# Just when you think you've seen it all...



## TotalPlumber (Sep 30, 2008)

Slab leak on hot side. NO EVIDENCE OF WATER ANYWHERE. determined the home was built before sleeves were required by code (1984). Knew it was on the hot side because when you turn off the gate valve at WH the water meter stopped. 

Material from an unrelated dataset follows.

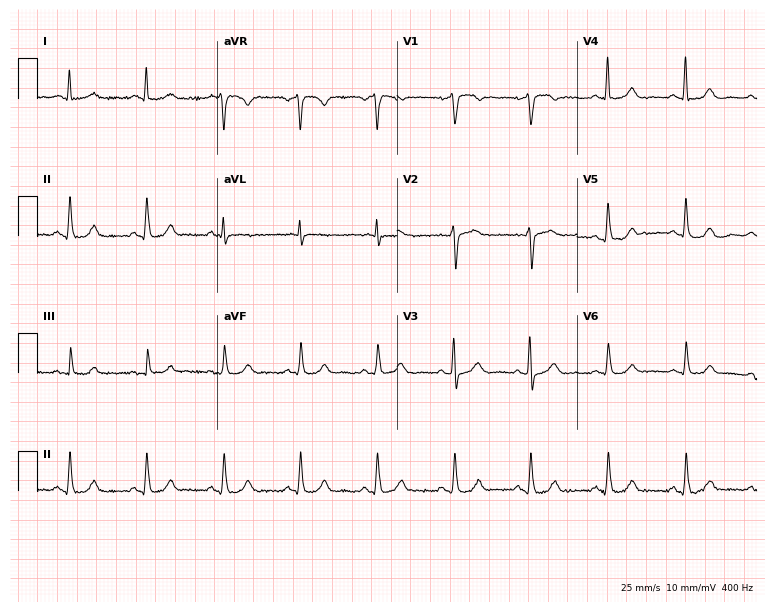
Resting 12-lead electrocardiogram (7.3-second recording at 400 Hz). Patient: a 75-year-old female. None of these six findings is recorded: first-degree AV block, right bundle branch block (RBBB), left bundle branch block (LBBB), sinus bradycardia, atrial fibrillation (AF), sinus tachycardia. Findings outside these six are not listed.

hot water, over a period of 2 months, under pressure, eroded the softened pvc, bored a hole, and went peacefully down the drain! A one in a million shot!


----------



## Tankless (Jun 12, 2008)

Good find!!

That could be a hard one to find...meter spinning on hot side and the sound of water going down the drain at the same time. I like it!!


----------



## 422 plumber (Jul 31, 2008)

Nice catch, how did you find the location?


----------



## UnclogNH (Mar 28, 2009)

I'm impressed very good find two thumbs up. :thumbup:


----------



## user823 (Feb 3, 2009)

Wow, never seen that before, thanks for showing. Also, could be a contamination problem?


----------



## TotalPlumber (Sep 30, 2008)

By the way, no ground-level cleanout on this home.....had a sonic leak locator pinpoint the leak. dug it up, and found this honey!

Total


----------



## 422 plumber (Jul 31, 2008)

Did you use the leak detector? Or someone else? I have one, but have never used it.


----------



## rocksteady (Oct 8, 2008)

good find!! i've had the same type of job but with an outside french drain. 






paul


----------



## Plumbworker (Oct 23, 2008)

it should have a 12" vertical speration from the soil pipe


----------



## Redwood (Sep 8, 2008)

So did ya run down and buy a Power Ball Ticket....:laughing:

As long as you're catching that 1 : 1,000,000 stuff ya might as well...


----------



## PipeDreamer (Mar 26, 2009)

Wow, never seen that before


----------



## Protech (Sep 22, 2008)

I had one like that 2 years ago. A cold galvo line leaked and was next to the kitchen drain. The drain was cast iron and the bottom had rotted out. The leak went for several months before the drain backed up and the leak pushed the waste up and out of the kitchen sink. By the time they got the water off it had flooded most of the house with black water.


----------



## TotalPlumber (Sep 30, 2008)

Redwood said:


> So did ya run down and buy a Power Ball Ticket....:laughing:
> 
> As long as you're catching that 1 : 1,000,000 stuff ya might as well...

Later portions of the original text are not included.